Apr 25, 2010

The most stupid ticket story

While enduring my bus-taking torment during my first month in Vegas, I realized I had less than 2 minutes to make it to the bus stop before the bus, and waiting for the pedestrian light to go green was not going to cut it. So I looked both ways, saw no car in like half a mile, and ran for it. I made it perfectly fine, but I failed to notice the cop in a motorcycle hiding behind the bushes. As I ran for the bus stop, he caught up with me and told me he had seen me jaywalking. As my only concern at the moment was not to miss the bus, since I was not looking forward to waiting for 30 minutes for the next one (in some dubious company, I may add), I did not argue it. When he finally issued the ticket, I frantically took it, thanked him (my generous nature knows no limits), and ran for dear life to the stop. I had made it. However, I also made it into the record book as the only person in the US who's ever got a jaywalking ticket.

Apr 18, 2010

While waiting for the bus...

The craziest things in life happen in bus stops. If you have never ridden one; man, are you missing on a lot of exciting experiences! On my last bus trip here in Vegas, I was so excited that I was going to get my car. Destiny, apparently, sensed how memorable that occassion was, too, and decided to give me one more creepy experience. The following is a true account of what happened to me next.

I had to transfer buses, and I got off at a central bus station. My next bus had already left, so I had to wait for almost 30 minutes. As I was walking around, a strange-looking man stood in front of me and said: "Que bonita estas!" I stared back and said nothing. He then said: "Hablas espaƱol?" I realized I had blown my cover when I said "No". However, I refused to say anything else. He kept flirting with me in Spanish, while I kept insisting I couldn't understand him and moved away.

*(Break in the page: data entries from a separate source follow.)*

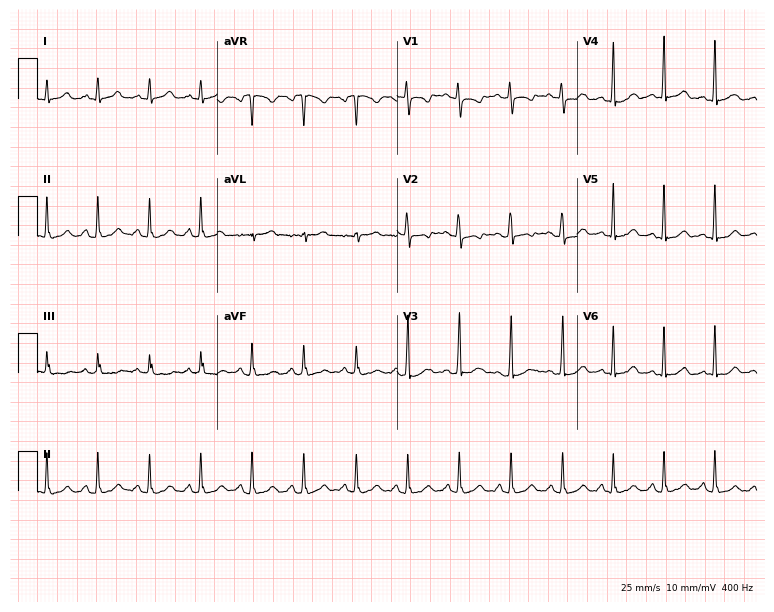
ECG — a 19-year-old female. Findings include sinus tachycardia (a sinus rate of 100 beats per minute or more).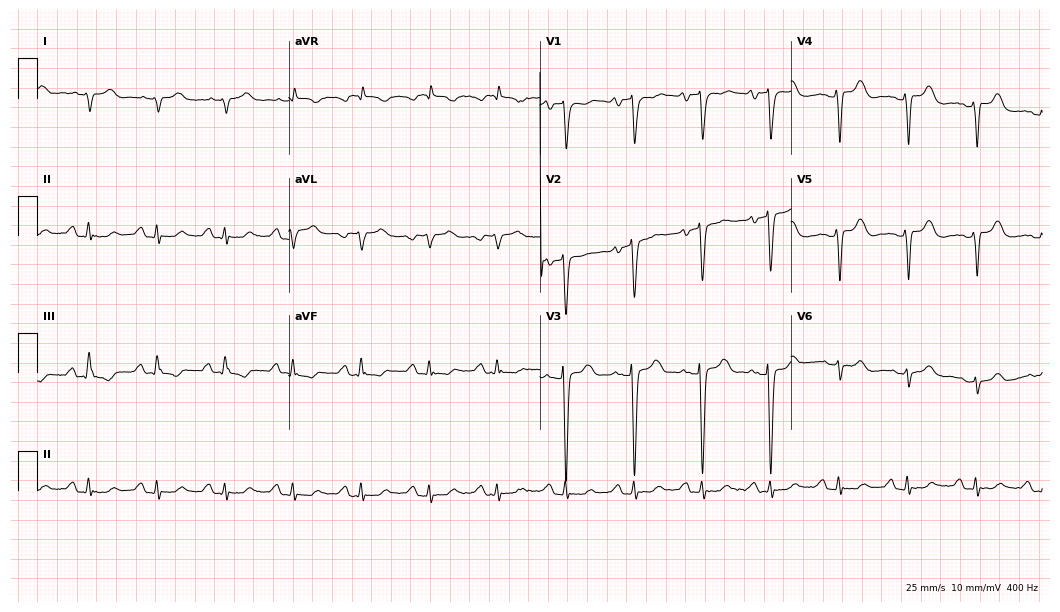
Electrocardiogram, a woman, 64 years old. Of the six screened findings (first-degree AV block, right bundle branch block (RBBB), left bundle branch block (LBBB), sinus bradycardia, atrial fibrillation (AF), sinus tachycardia), none is recorded. Findings outside these six are not listed.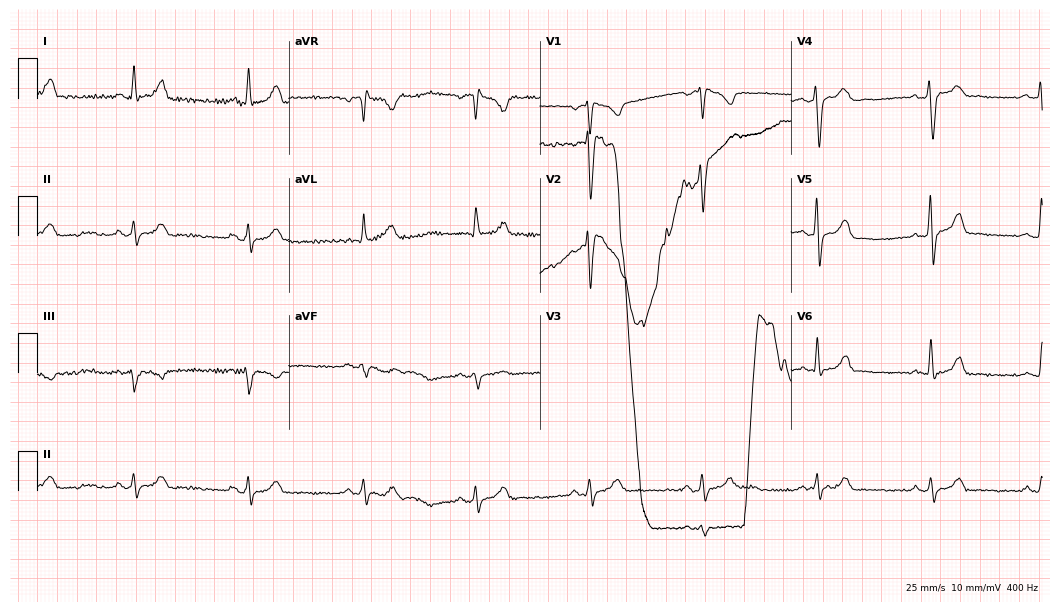
12-lead ECG from a man, 42 years old (10.2-second recording at 400 Hz). No first-degree AV block, right bundle branch block (RBBB), left bundle branch block (LBBB), sinus bradycardia, atrial fibrillation (AF) or sinus tachycardia recorded for this tracing.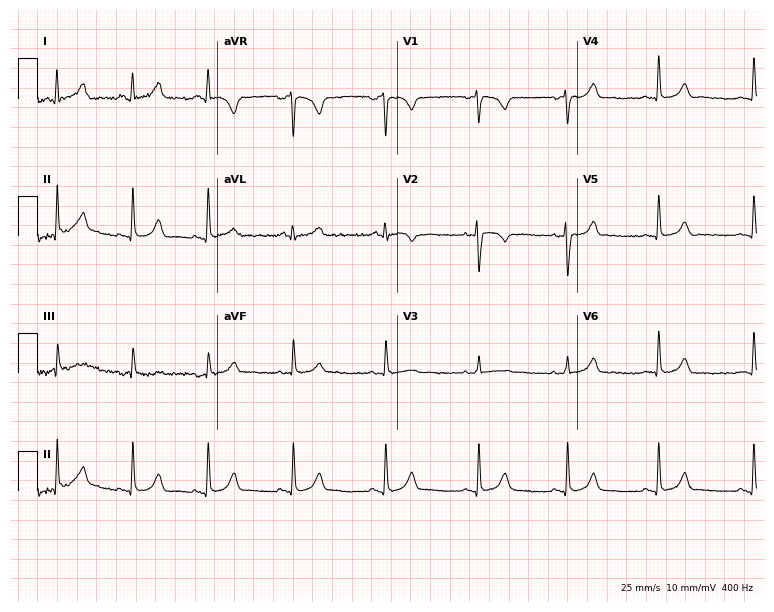
Standard 12-lead ECG recorded from a woman, 37 years old. None of these six findings is recorded: first-degree AV block, right bundle branch block (RBBB), left bundle branch block (LBBB), sinus bradycardia, atrial fibrillation (AF), sinus tachycardia.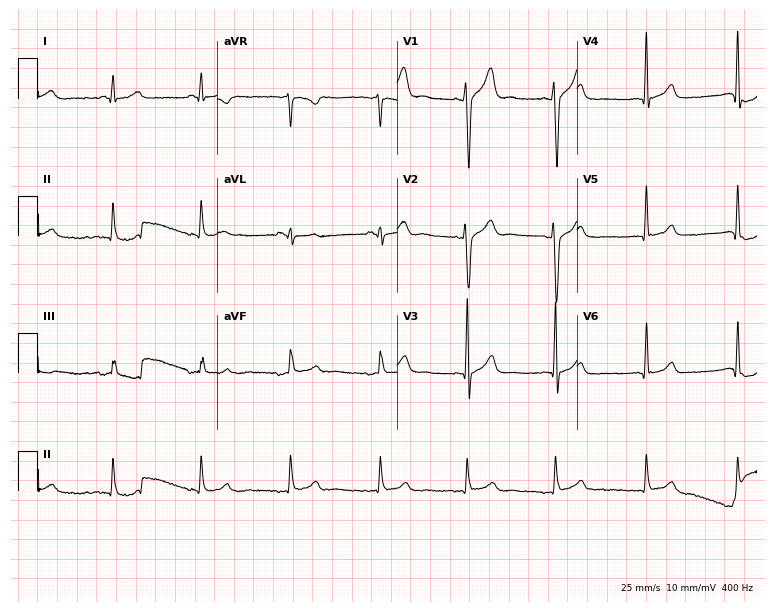
Resting 12-lead electrocardiogram (7.3-second recording at 400 Hz). Patient: a 25-year-old man. None of these six findings is recorded: first-degree AV block, right bundle branch block (RBBB), left bundle branch block (LBBB), sinus bradycardia, atrial fibrillation (AF), sinus tachycardia.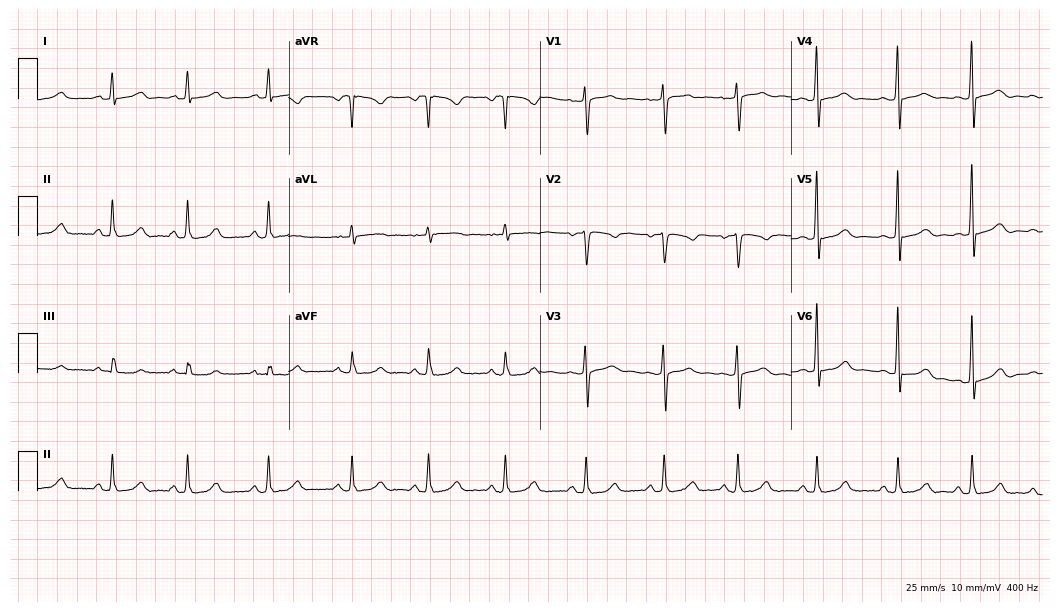
ECG — a 41-year-old female patient. Screened for six findings — first-degree AV block, right bundle branch block, left bundle branch block, sinus bradycardia, atrial fibrillation, sinus tachycardia — none is recorded. Only these six findings were labelled.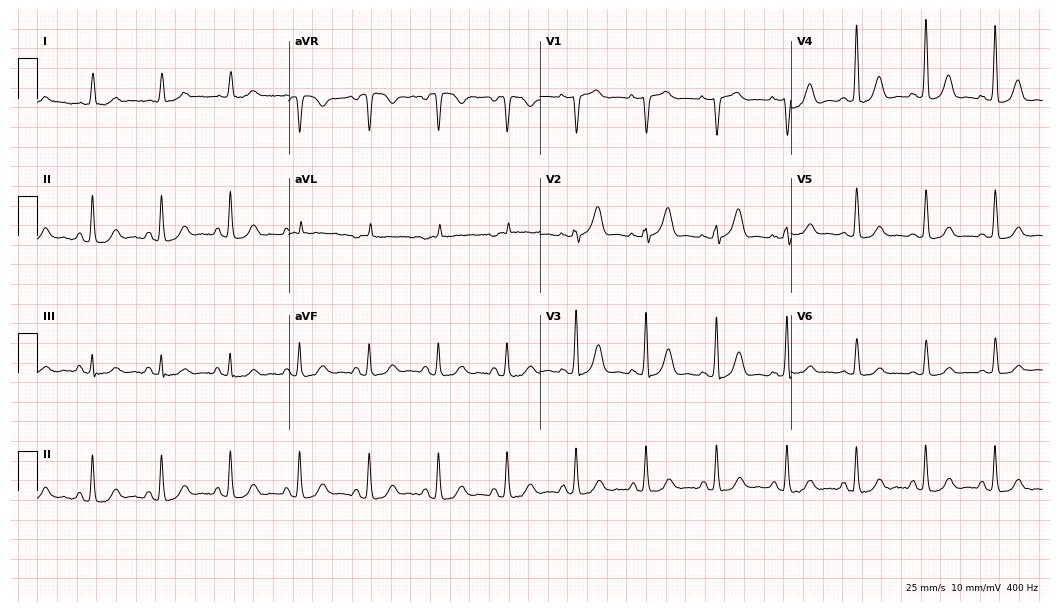
Electrocardiogram, a female, 75 years old. Overall reading on record: normal ECG.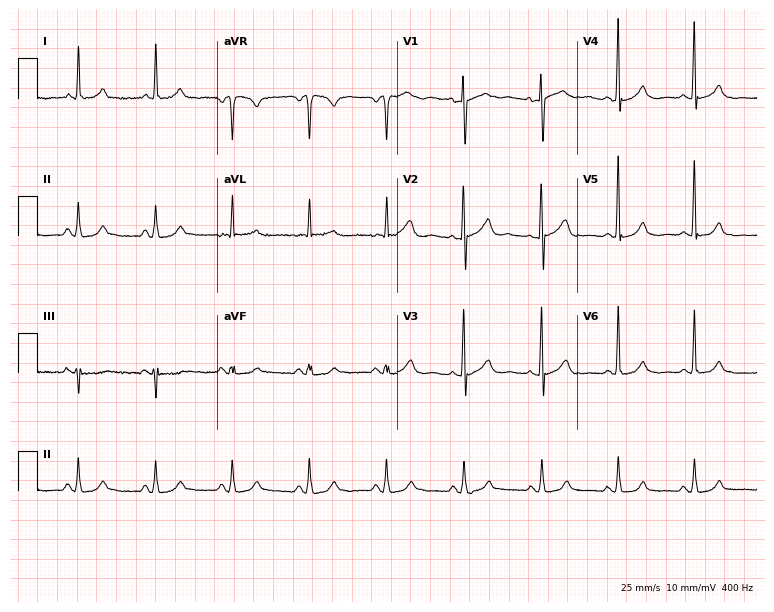
Standard 12-lead ECG recorded from a 65-year-old female patient (7.3-second recording at 400 Hz). Read as a normal ECG.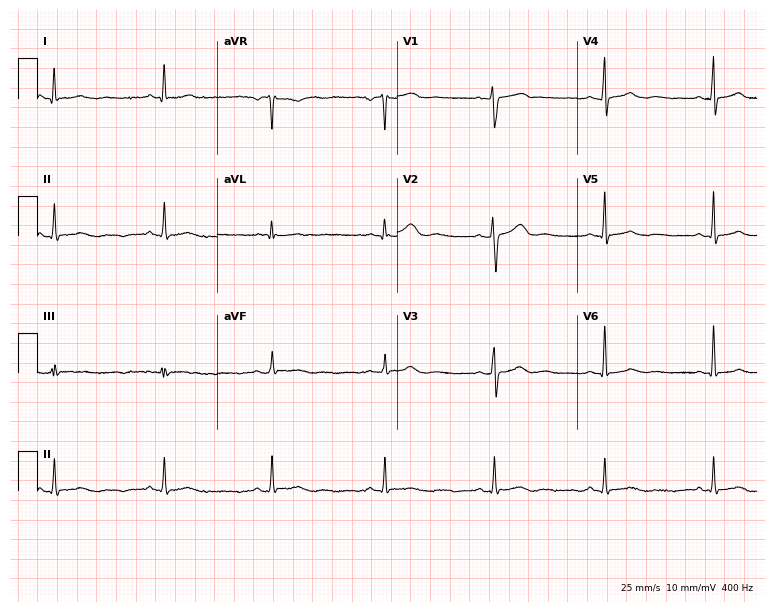
ECG (7.3-second recording at 400 Hz) — a 48-year-old male. Labelled as a normal ECG.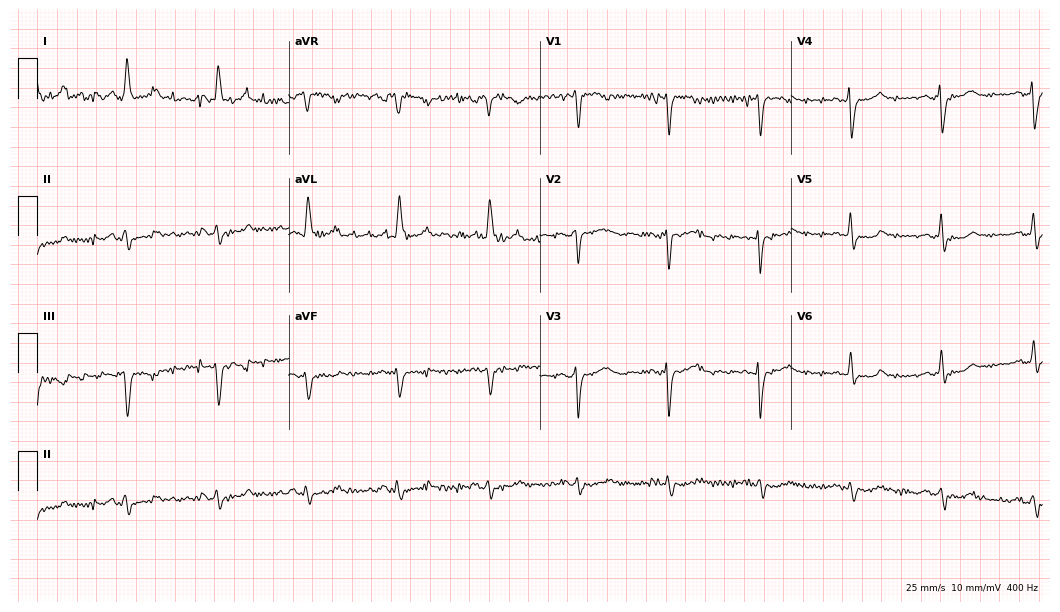
12-lead ECG (10.2-second recording at 400 Hz) from a woman, 77 years old. Screened for six findings — first-degree AV block, right bundle branch block (RBBB), left bundle branch block (LBBB), sinus bradycardia, atrial fibrillation (AF), sinus tachycardia — none is recorded.

I walked over to a bench in front of my bus door, and sat down to read. Once, I looked up from the book, and noticed the same man seating on a bench next to me, staring. Realizing how blessed I was for being in the midst of a very populated place, I tried to focus on my reading again. Happily, the bus came not long afterwards, and as I got in line to get on it, creepy man stood 3 feet away from me, and kept saying how I was the most beautiful thing he'd ever seen, while I cursed all ignorant men in my head. Never before had I been happier to get on a bus than that day, and never before had I seen my cute white Impala as one of the largest blessings in my life.

Apr 11, 2010

Unfulfilled prophesy?

A couple of months before I moved to Vegas, I quit my job as a professor, and started working as a freelance teacher at a language school, teaching...guess what? Yeah, English. I loved working there, because most of my colleagues had very interesting backgrounds. They were from or had lived in many different parts of the world, and hanging out with them was always exciting.

I used to talk a lot with the guy who was my immediate supervisor; he was a unique character, and I suspect he had a crush on me...but I could be wrong. Anyway, when I told him I was only going to work for them until the end of July, he seemed very disappointed (I have been blessed with the gift of public speaking, which makes me an awesome teacher...sorry, I didn't mean to sound pretentious there). When I told him I was moving to Vegas to go to school, his face twisted into a sarcastic grin, and said: "Vegas is going to eat you alive."

HUH!! I proved him wrong!! Or did I?